**Directions for this task**
Beginning with the first entry, restate the data word for word and leave out the images.

[Dataset items]

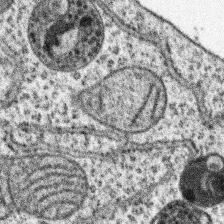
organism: Human
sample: HeLa cells
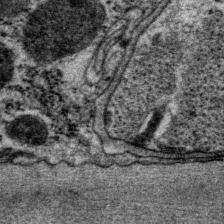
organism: P. pacificus
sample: Pharynx
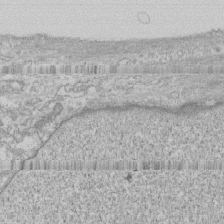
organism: Human
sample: CRL-1474
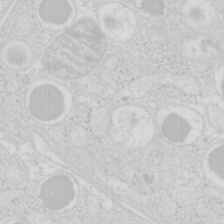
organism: Mouse
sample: Pancreas
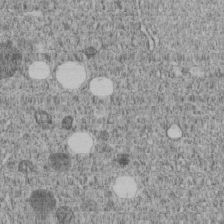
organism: C. elegans
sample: C. elegans embryo early stage

**Solution for this problem**
organism: Human
sample: HeLa cells
organism: P. pacificus
sample: Pharynx
organism: Human
sample: CRL-1474
organism: Mouse
sample: Pancreas
organism: C. elegans
sample: C. elegans embryo early stage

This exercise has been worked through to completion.